La familia pide justicia por la muerte de un estudiante a manos de la policía en 2005

Los familiares de un estudiante asesinado por las fuerzas de seguridad en 2005 han impugnado la decisión del Fiscal General de archivar el proceso penal contra un antiguo oficial de alto rango del Escuadrón Móvil Antidisturbios (ESMAD), la unidad policial antidisturbios responsable de la muerte.

Gabriel Bonilla supervisó la operación de represión de las protestas en la Universidad del Valle que se saldó con la muerte de Jhonny Silva Arangueren, estudiante de química de la universidad de Cali, la tercera ciudad más grande de Colombia. Jhonny murió en el hospital tras recibir un disparo en la cabeza de un agente del ESMAD durante los ataques a los manifestantes.

Al no poder establecerse la identidad del agente que mató a Jhonny, Bonilla fue acusado en 2010 de ser responsable de homicidio. Sin embargo, una apelación revocó la decisión y archivó el caso, abandonando la investigación sobre Bonilla. La familia de la víctima pedirá ahora al Tribunal Supremo de Justicia que reabra el caso. Gabriel Bonilla es actualmente comandante de policía en el departamento de Córdoba.

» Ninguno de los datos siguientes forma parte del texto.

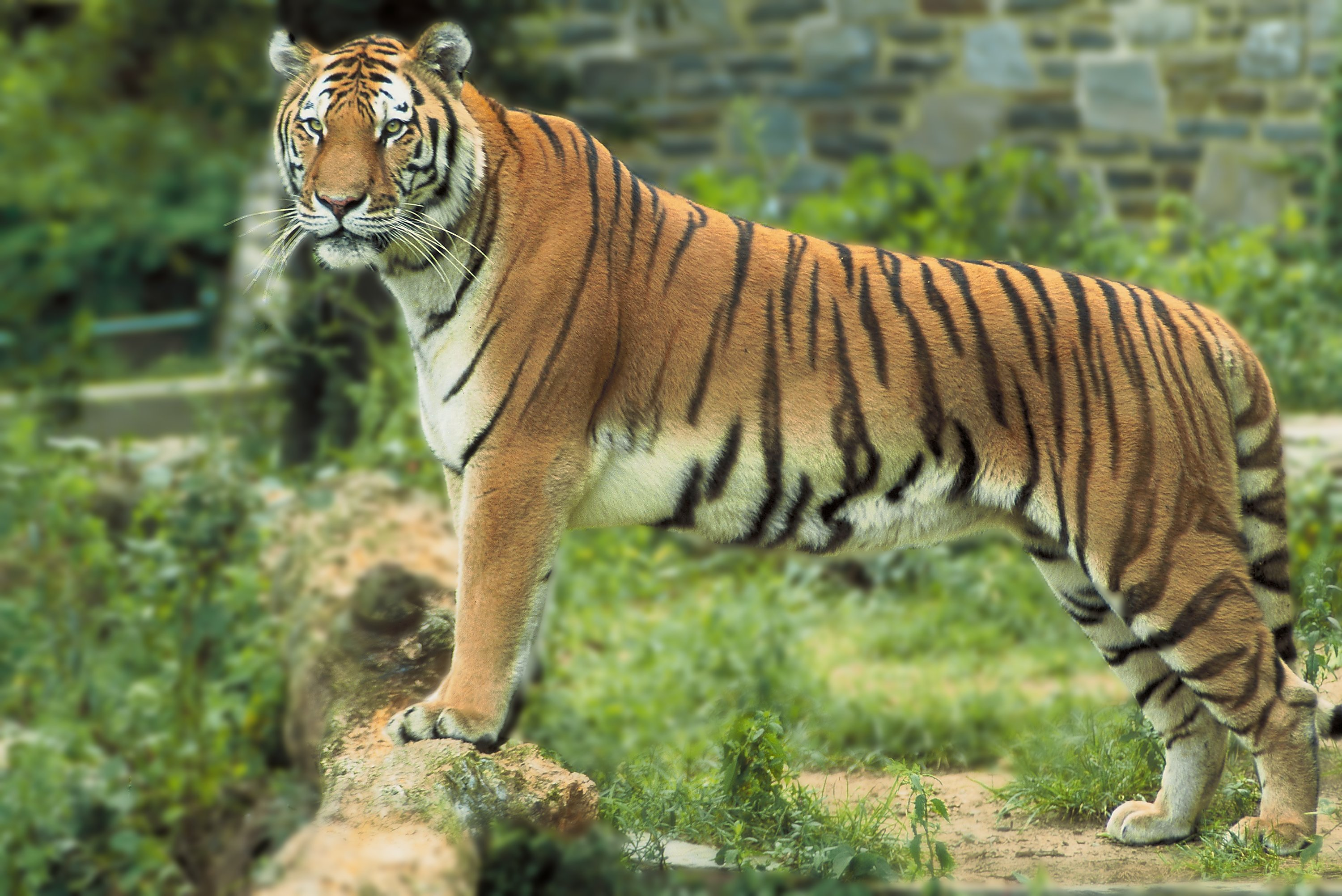 Panthera tigris tigris, Bengal Tiger, Indischer Tiger oder Königstiger.

Los abogados que representan a la familia argumentan que Bonilla no debería ser inmune a los juicios y que no debería haber sido ascendido tras las acusaciones formuladas contra él. También dicen que el caso fue archivado a pesar de que la investigación estaba incompleta.

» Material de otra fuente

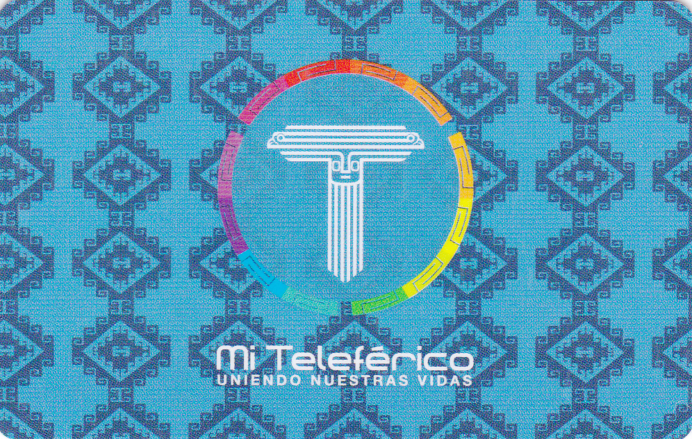 Escaneado de targeta mi teleferico

‘El gobierno y los ministros de defensa justifican las acciones de los policías, los tratan como héroes y, obviamente, la recompensa es la impunidad por un lado y el ascenso por otro. Garantiza que los autores y violadores de los derechos humanos puedan mantener el silencio sobre la forma en que la policía actúa contra los jóvenes, los estudiantes y los manifestantes’, dijo el abogado Germán Romero.

El ESMAD tiene un largo historial de violencia contra la población civil, especialmente durante las protestas. En febrero de 2020, un informe de la Oficina del Alto Comisionado de las Naciones Unidas para los Derechos Humanos recomendó que se reformara debido a su incumplimiento de las normas internacionales de actuación policial. El informe destacaba casos de «tortura de manifestantes, incluyendo desnudez forzada, amenazas de muerte con trasfondo racista y repetidas palizas» cometidas por agentes del ESMAD.

Los abusos del Estado siguen siendo motivo de gran preocupación en Colombia, con agentes de la policía y del Estado acusados de múltiples asesinatos en los últimos dos años. Varios agentes de policía se enfrentan a un juicio por la brutal represión de las protestas en Bogotá el pasado mes de septiembre, en las que murieron 13 personas.